今後は高齢者も一部負担率を現役世代と同程度にする方向に行くしかないだろう。
 医療費に占める高齢者医療費の割合は全体の3分の1を超えているのに、高齢者の医療費の一部負担率は1割と、現役世代の3割を大きく下回るというのは、やはり看過できないだろう。さらに、増大する医療費をまかなうためには、更なる公費の投入も回避できない。
 また健保組合や全国健康保険協会(協会けんぽ)などの被用者保険と地域保険である国民健康保険(国保)の間での公平性も課題である。現行の医療保険制度は、64歳までが被用者保険と国保の2本立てとなっており、65歳以上の全ての人はそこから離れて高齢者保険になる"独立方式"をとっている。医療費が最も大きくかかるところを、被用者保険から切り離され、財政破たん間近な国保に入らなければならないのである。全ての医療保険制度を分けずに一つにするという"一元化方式"を採用するしかないだろう。
しかし、被用者と自営業者等では、所得の捕捉率が違う。さらに被用者保険の加入者は国民全体の約6割を占めている。従って、一元化ではなく、2本立ての体系を維持した上で、被用者の適用範囲の拡大(退職者をそのまま加入させる)を進めるべきだと言う案もある。
 
 健保組合の財政が悪化した原因の1つは、国が老人医療への国庫支出割合を45%から35%へ引き下げたことだ。それにともなう健保組合からの老人医療への拠出金割合が33%から40%へと増加した。さらに、リストラと賃金据え置きにより保険料収入が大幅に減少したこともある。健保組合の被保険者は1993年から2002年の9年間で70万人も減少した。財政悪化の主な原因は、老人医療費の急増ではなく、保険料収入の大幅減少であったということだ。政管健保では、解雇者の増加により、被保険者数の減少と標準報酬月額の低下による保険料収入の減少があり、市町村国保は不安定雇用者、失業者の流入で、財政が悪化したという。
 
リストラなどの政策を進めておいて、結果として起きる健保の財政破たんを尊厳死とナマポの問題にすり替える。
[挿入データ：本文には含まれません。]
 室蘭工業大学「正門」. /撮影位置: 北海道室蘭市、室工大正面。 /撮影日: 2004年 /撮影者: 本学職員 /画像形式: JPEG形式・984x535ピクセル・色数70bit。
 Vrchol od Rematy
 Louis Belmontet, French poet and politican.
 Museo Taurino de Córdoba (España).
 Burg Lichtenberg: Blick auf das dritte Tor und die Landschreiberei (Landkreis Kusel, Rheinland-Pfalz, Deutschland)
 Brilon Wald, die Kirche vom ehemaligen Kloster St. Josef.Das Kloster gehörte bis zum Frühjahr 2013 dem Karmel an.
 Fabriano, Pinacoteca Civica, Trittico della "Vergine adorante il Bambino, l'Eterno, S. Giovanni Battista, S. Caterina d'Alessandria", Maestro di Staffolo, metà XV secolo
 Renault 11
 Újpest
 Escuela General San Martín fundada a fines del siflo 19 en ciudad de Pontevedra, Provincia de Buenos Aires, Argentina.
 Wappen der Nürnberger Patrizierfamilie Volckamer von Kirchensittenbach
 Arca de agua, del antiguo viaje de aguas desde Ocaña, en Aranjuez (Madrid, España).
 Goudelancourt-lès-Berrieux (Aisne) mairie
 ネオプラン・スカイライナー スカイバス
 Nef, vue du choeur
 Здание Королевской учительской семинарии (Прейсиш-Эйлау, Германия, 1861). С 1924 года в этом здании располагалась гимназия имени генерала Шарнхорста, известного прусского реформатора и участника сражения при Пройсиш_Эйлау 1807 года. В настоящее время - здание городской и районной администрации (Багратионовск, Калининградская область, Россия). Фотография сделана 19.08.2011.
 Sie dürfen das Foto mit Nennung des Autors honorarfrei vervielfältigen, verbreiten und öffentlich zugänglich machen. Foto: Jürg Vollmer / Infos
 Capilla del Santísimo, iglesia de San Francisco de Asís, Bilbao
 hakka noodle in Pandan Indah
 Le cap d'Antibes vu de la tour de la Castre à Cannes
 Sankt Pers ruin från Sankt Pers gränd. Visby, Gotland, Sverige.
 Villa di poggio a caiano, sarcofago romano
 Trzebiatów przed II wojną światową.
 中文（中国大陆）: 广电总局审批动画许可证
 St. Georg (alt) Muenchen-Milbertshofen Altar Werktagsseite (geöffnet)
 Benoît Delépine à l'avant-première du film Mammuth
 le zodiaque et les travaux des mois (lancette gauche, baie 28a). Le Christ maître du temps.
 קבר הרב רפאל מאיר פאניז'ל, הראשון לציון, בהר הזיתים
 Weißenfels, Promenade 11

自分たちの政策立案無能力症候群に気付くこともなく、自己保身体質をますますあらわにする。
 
政治家の資質はますます悪くなっていく・・・・・
高齢者は国保・健保から切り離され、現役世代からは「あなたたちのおかげで余分な保険料を払わされている」と言われて「公平な負担」を押しつけられ、受けられる医療の給付は著しく制限されることになりそうだ。